> **Task statement**
Write the records below out again word for word, with the pictures removed.

*** Opening of Extracted information ***

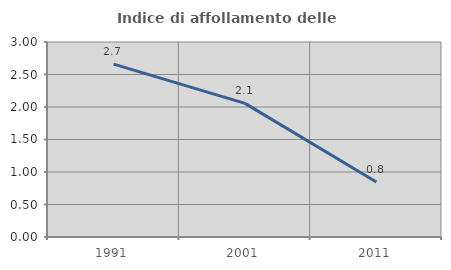
| Category | Indice di affollamento delle abitazioni  |
|---|---|
| 1991.0 | 2.66 |
| 2001.0 | 2.056 |
| 2011.0 | 0.847 |
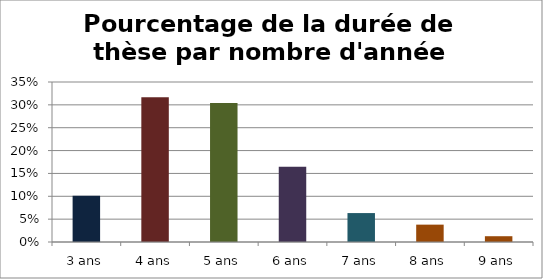
| Category | Pourcentage de la durés du thèse par nombre d'année |
|---|---|
| 3 ans | 0.101 |
| 4 ans | 0.316 |
| 5 ans | 0.304 |
| 6 ans | 0.165 |
| 7 ans | 0.063 |
| 8 ans | 0.038 |
| 9 ans | 0.013 |

*** Close of Extracted information ***

> **Task result**
| Category | Indice di affollamento delle abitazioni  |
|---|---|
| 1991.0 | 2.66 |
| 2001.0 | 2.056 |
| 2011.0 | 0.847 |
| Category | Pourcentage de la durés du thèse par nombre d'année |
|---|---|
| 3 ans | 0.101 |
| 4 ans | 0.316 |
| 5 ans | 0.304 |
| 6 ans | 0.165 |
| 7 ans | 0.063 |
| 8 ans | 0.038 |
| 9 ans | 0.013 |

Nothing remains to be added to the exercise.